§ What you will do: Pictures are to be omitted. Output only the lines from the one containing "Friesland Campina Ede. Riedel." through the end of the data, word for word.
Segment Start: Records provided
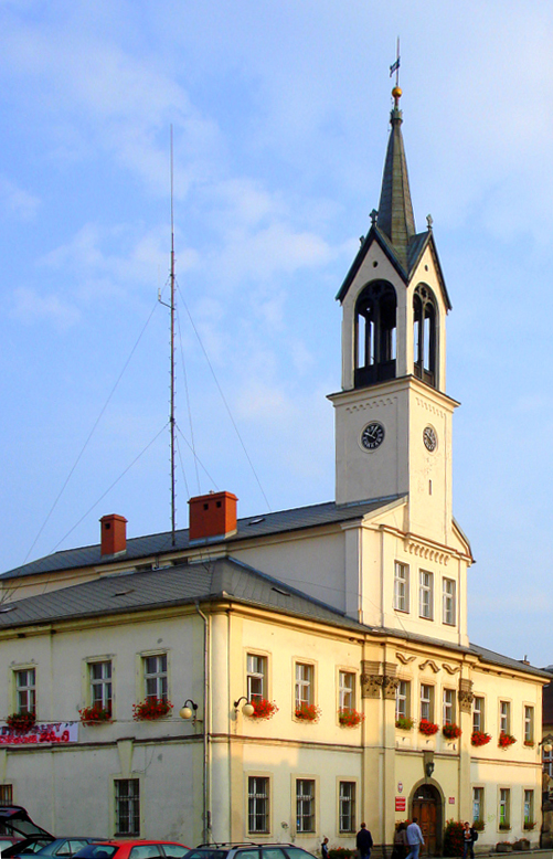 Lubawka - ratusz, 1726, XIX w. (zabytek nr rejestr. 669/J z 11.05.1981)
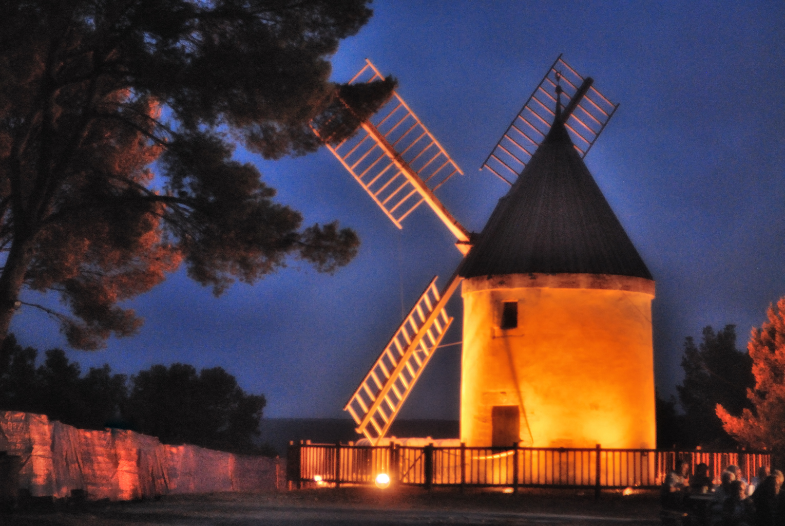 Moulin de Langlade
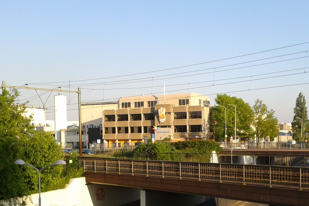 Friesland Campina Ede. Riedel.
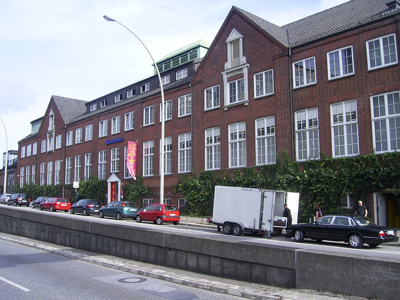 Das Kunsthaus in der ehemaligen Blumenhalle des Großmarktes in Klostertor
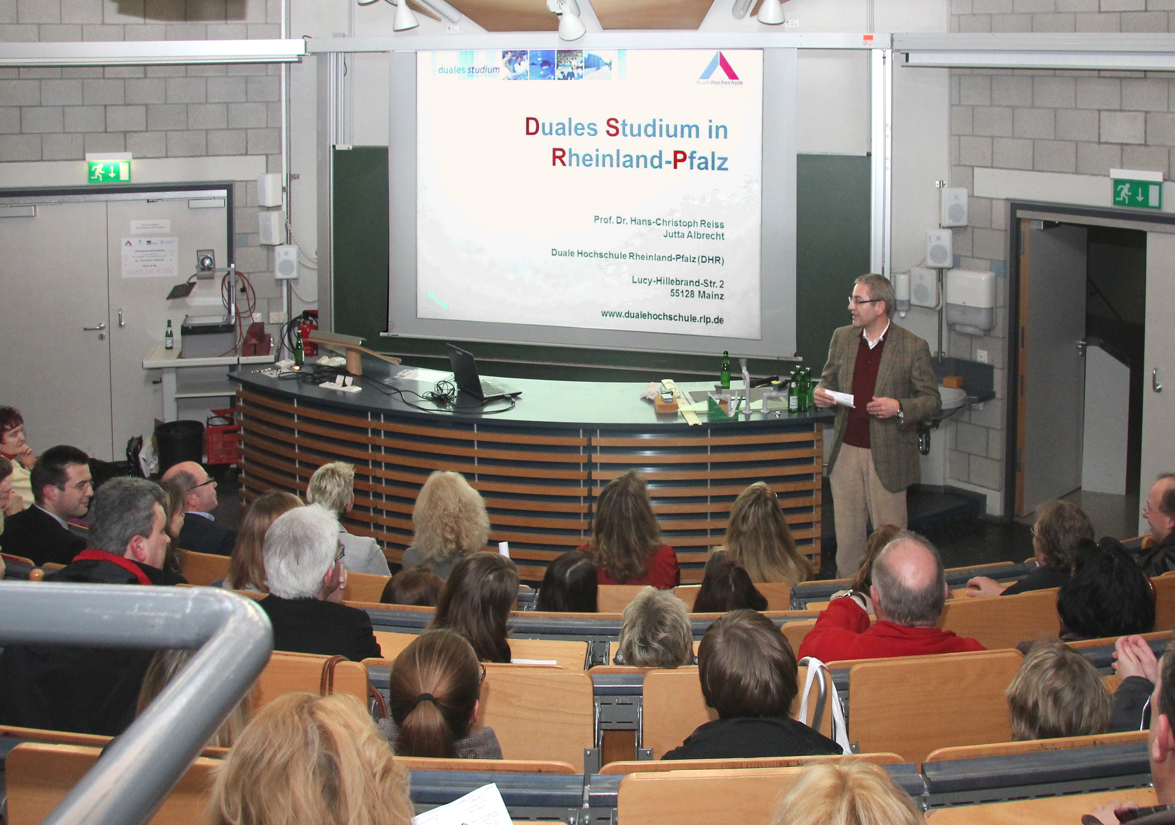 Hans Christoph Reiss bei einem Vortrag über das Duale Studium, Veranstaltung in der Hochschule Koblenz in Zusammenarbeit mit der Dr. Zimmermannschen Wirtschaftsschule
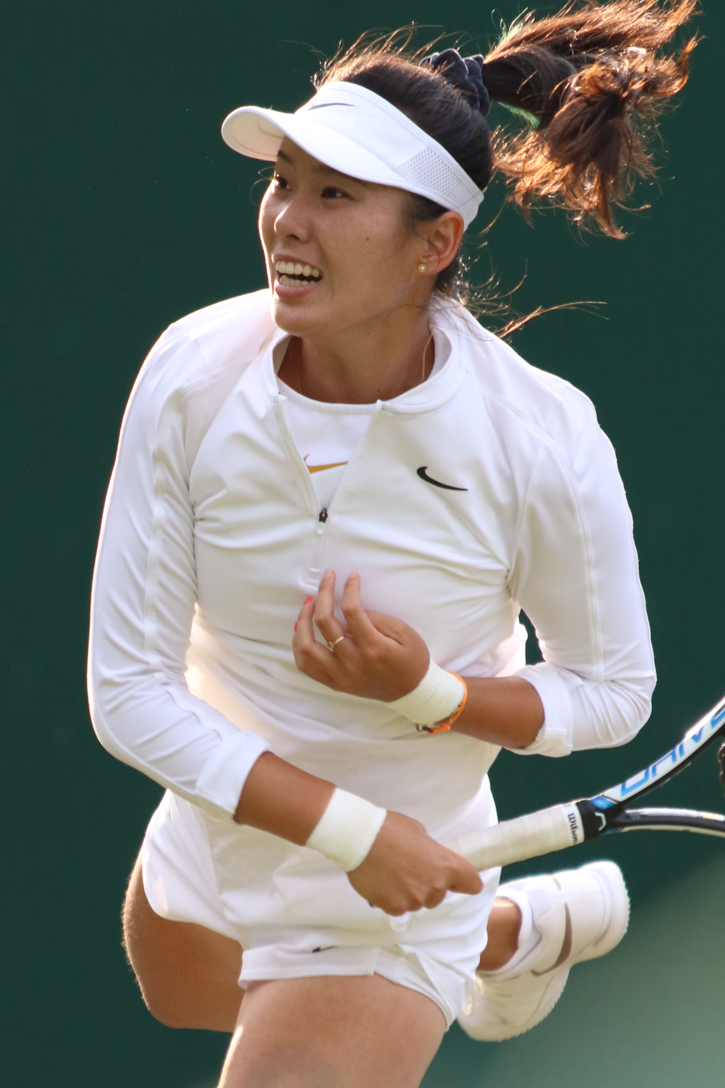 Yang WM19 (26)
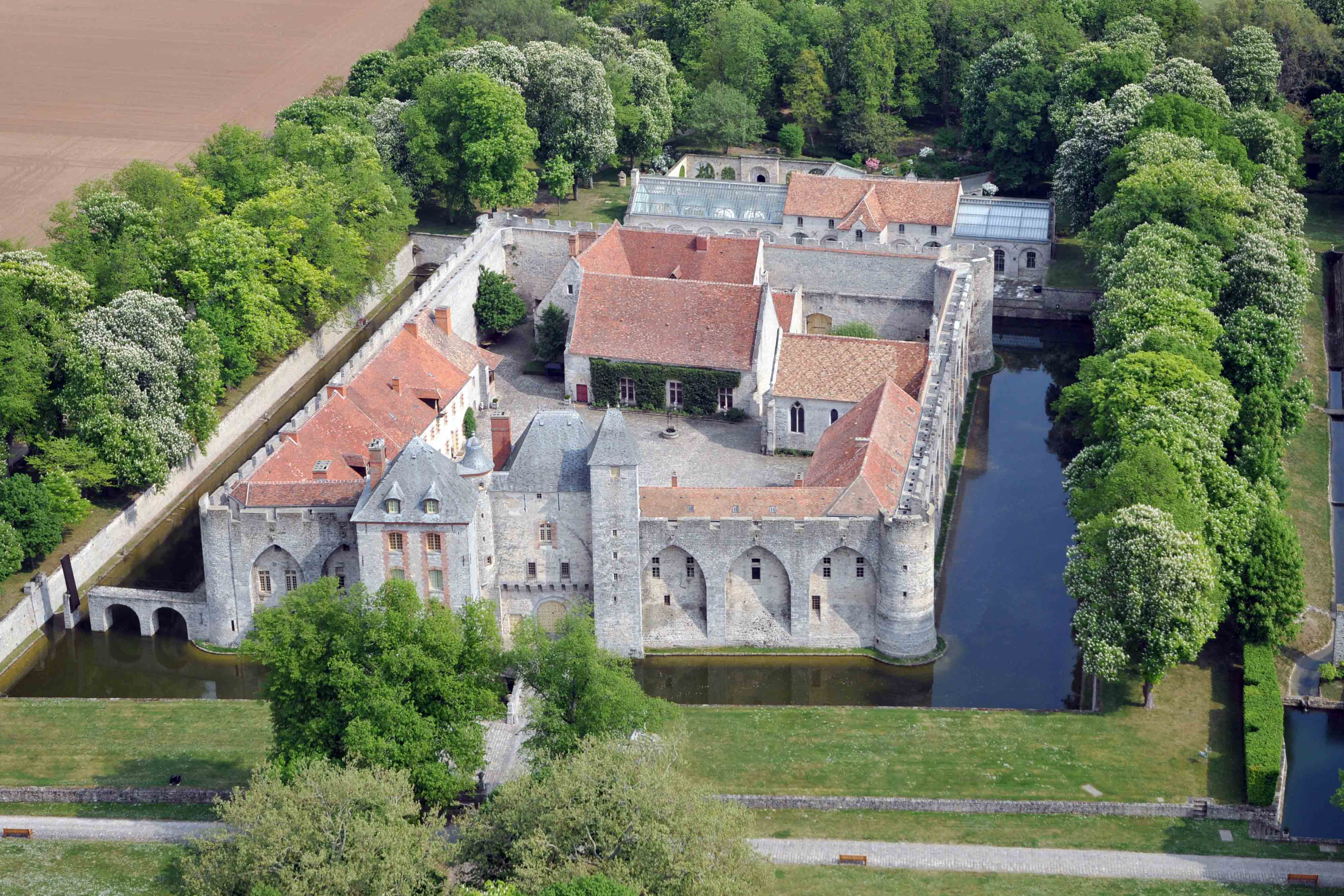 Chateau de Farcheville
Segment End: Records provided
§ Response:
 Friesland Campina Ede. Riedel.
 Das Kunsthaus in der ehemaligen Blumenhalle des Großmarktes in Klostertor
 Hans Christoph Reiss bei einem Vortrag über das Duale Studium, Veranstaltung in der Hochschule Koblenz in Zusammenarbeit mit der Dr. Zimmermannschen Wirtschaftsschule
 Yang WM19 (26)
 Chateau de Farcheville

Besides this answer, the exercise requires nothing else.